He had not planned to speak and could not say why he did after so many years of saying nothing at all. He considered the ease he suddenly experienced in his chest and throat. The notion of an object dislodged, seemingly from nowhere. Despite the elements from outside his body, outside his control, inside was a silence that felt new. He rested, listening. Head bowed, examining its quality.
He stayed that way for a time and then, satisfied, he raised his head, a touch of a smile pressing at his lips. Hanaigh E’lul blinked in his direction. Nothing to say, or so it seemed. Just looking. He may have smiled with him, though if he did it was inconsequential and Markriss couldn’t tell.
Standing, loose rucksack clasped between his fingers, body held side-ways, Markriss edged along the row. At its far end, free of stiffened bodies and chairs loosened by over-excitable press members, he noted Chileshe. She stood with a crew of rival photographers left of the stage, camera lens pointing down at the grass, posture equally limp. She brought her hands together, softly enough for him to question the reality of what he’d seen. Head tipped in acknowledgement, he turned away.
Markriss walked towards the D-tram stop, and never looked back.
An empty bench, protruding beyond a playground gate. He sat, turned away from climbing frames and children. There was the inevitable rain of pinging messages he chose to ignore; having no answers himself, it followed that he had none for anyone else. All he knew was lightness, the removal of a weight he hadn’t understood he carried. He heard trickling water somewhere in his deepest imagination, pleased for no reason. He allowed himself to watch the press conference run its relatively stable course at the centre of the square, small and distant, amplified words echoing, as Simi’s metallic voice intoned a predictable list of contact names and organisations he’d worked with since his time in the Ark. He flinched a little when people walked by. Wondering if any were disgruntled L4 residents who’d watched him on their slides, or in offices, who might have already seen what he had to say and harboured a grudge. Soon, he became distracted by Simi’s irregular litany, a dubious poetry.

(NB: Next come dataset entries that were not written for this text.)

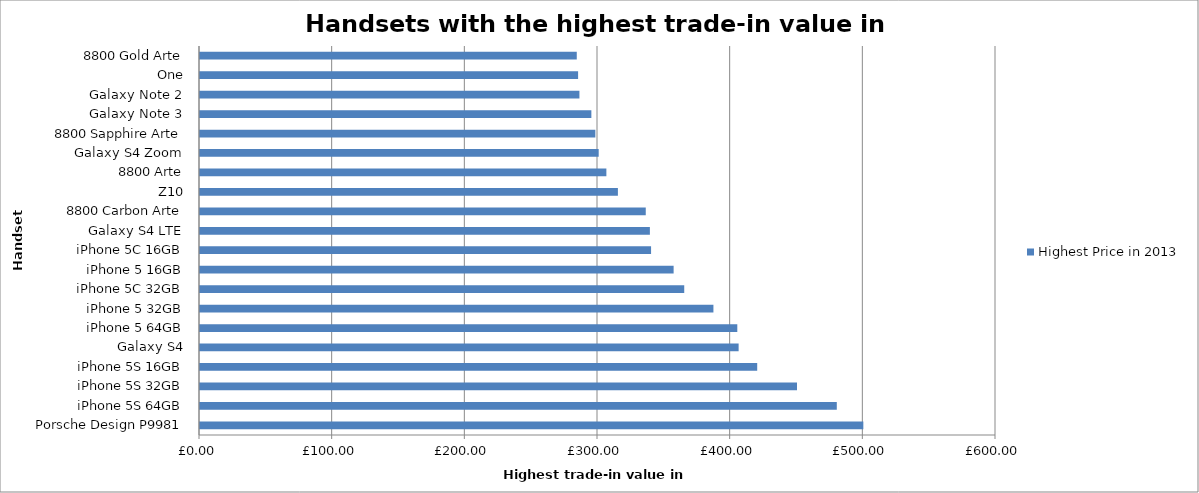
| Category | Highest Price in 2013 |
|---|---|
| Porsche Design P9981 | 500 |
| iPhone 5S 64GB | 480 |
| iPhone 5S 32GB | 450 |
| iPhone 5S 16GB | 420 |
| Galaxy S4 | 406 |
| iPhone 5 64GB | 405 |
| iPhone 5 32GB | 387 |
| iPhone 5C 32GB | 365 |
| iPhone 5 16GB | 357 |
| iPhone 5C 16GB | 340 |
| Galaxy S4 LTE | 339.11 |
| 8800 Carbon Arte | 336 |
| Z10 | 315 |
| 8800 Arte | 306.31 |
| Galaxy S4 Zoom | 300.52 |
| 8800 Sapphire Arte | 298 |
| Galaxy Note 3 | 295 |
| Galaxy Note 2 | 286 |
| One | 285 |
| 8800 Gold Arte | 284 |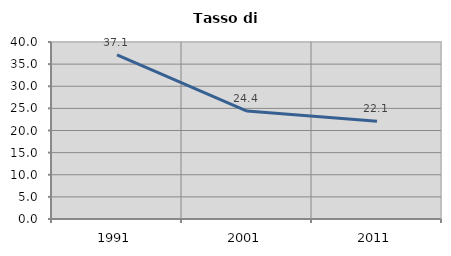
| Category | Tasso di disoccupazione   |
|---|---|
| 1991.0 | 37.112 |
| 2001.0 | 24.388 |
| 2011.0 | 22.074 |

One softly voiced name caught his attention: Willis Bracken, editor, Ark News.
Markriss blinked his right eye.
‘You’re fired.’
He waited for more.
‘Message end.’
Head back, chin raised towards lights, Markriss took short breaths, expanding his lungs until panic receded. The steady thud of a pitzball beneath the yells and laughter over his shoulder calmed him. Immersed in the freedom of unknown children, a lack of misbegotten cares. He would stay with the playground at his back, absorbing their energy, and when he felt good enough to leave for home, he’d return and meditate on what he should do. Had done.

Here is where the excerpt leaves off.